933 F.3d 293
3rd Cir.2019Background
- In 1985 Romansky was charged in Pennsylvania with multiple vehicle-related offenses, including a conspiracy charge tied to a 1977 Pontiac; the charging papers evolved during proceedings.
- At the 1987 trial he was convicted on most counts including a conspiracy count; jury instructions omitted an “and/or theft” alternative though the information had referenced it; verdict form simply listed "conspiracy."
- Some convictions were later vacated (Superior Court, circa 1997) due to prosecutorial misconduct; Romansky was retried in 2000 on the vacated counts and reconvicted; the conspiracy conviction from 1987 remained undisturbed.
- Romansky pursued multiple state post-conviction proceedings and then filed a federal habeas petition in 2009; the District Court denied relief and denied a COA; this Court granted a COA on two issues: (1) whether he was convicted/sentenced for a crime he was not charged with, and (2) whether 2000 counsel was ineffective for not raising that issue.
- The panel also considered whether the 2000 resentencing reset AEDPA’s one-year limitations period under Magwood and whether to expand the COA to claims based on the Presentment, Brady, and the Grand Jury Clause.
Issues
| Issue | Plaintiff's Argument | Defendant's Argument | Held |
|---|---|---|---|
| Whether AEDPA limitations were reset by 2000 retrial/resentencing for claims about the 1987 undisturbed conspiracy conviction | Romansky: 2000 resentencing created a new judgment under Magwood, so the habeas limitations period was reset and claims about 1987 are timely | Commonwealth: The 2000 proceeding did not create a new judgment as to the undisturbed 1987 counts, so AEDPA time was not reset | Held: No reset; petition untimely as to 1987 conviction because 2000 resentencing was not a new judgment for the undisturbed counts |
| Whether conviction/sentence was for a crime not charged (discrepancy between charging documents and jury instruction) | Romansky: He was convicted/sentenced for a conspiracy different from the charged conspiracy (due process violation) | Commonwealth: Claim is untimely for 1987 events; merits not reached because of timeliness | Held: Claim not properly before court (timeliness); dismissal affirmed |
| Whether 2000 counsel was ineffective for failing to raise the 1987 conspiracy-charge discrepancy | Romansky: Asked counsel to raise the issue; counsel refused, constituting deficient performance and prejudice | Commonwealth: The conspiracy conviction was not at issue in the 2000 retrial; no basis to raise it then; also no constitutional right to counsel for collateral attacks | Held: Ineffective-assistance claim denied—no deficient performance or prejudice for trial/retrial counsel; Sixth Amendment does not guarantee counsel for post-conviction relief |
| Whether to expand Certificate of Appealability for Presentment/Grand Jury and Brady claims | Romansky: Presentment lacked specific charges; Grand Jury Clause/Stirone and Brady relief warranted; COA should be expanded | Commonwealth: Grand Jury Clause is not incorporated; Brady claim lacks merit under District Court analysis | Held: COA not expanded—Grand Jury-based claim foreclosed by Hurtado; Brady claim fails to show substantial showing of constitutional violation |
Key Cases Cited
- Magwood v. Patterson, 561 U.S. 320 (Sup. Ct. 2010) (distinguishes "second or successive" review and leaves open whether resentencing creates a new judgment for undisturbed convictions)
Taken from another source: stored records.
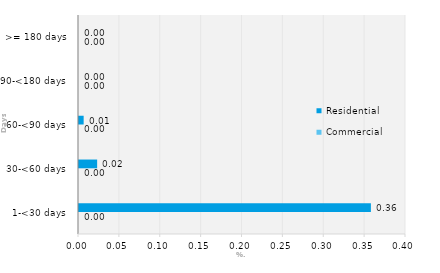
| Category | Commercial | Residential |
|---|---|---|
| 1-<30 days | 0 | 0.357 |
| 30-<60 days | 0 | 0.022 |
| 60-<90 days | 0 | 0.006 |
| 90-<180 days | 0 | 0 |
| >= 180 days | 0 | 0 |

- De Jonge v. Oregon, 299 U.S. 353 (Sup. Ct. 1937) (conviction on charge not made violates due process)
- Cole v. Arkansas, 333 U.S. 196 (Sup. Ct. 1948) (notice of specific charge is fundamental to due process)
- Stirone v. United States, 361 U.S. 212 (Sup. Ct. 1960) (indictment cannot be broadened at trial in federal grand-jury system)
- Hurtado v. California, 110 U.S. 516 (Sup. Ct. 1884) (Grand Jury Clause not incorporated against the states)
- Brady v. Maryland, 373 U.S. 83 (Sup. Ct. 1963) (suppression of material exculpatory evidence violates due process)
- Strickland v. Washington, 466 U.S. 668 (Sup. Ct. 1984) (standard for ineffective assistance of counsel)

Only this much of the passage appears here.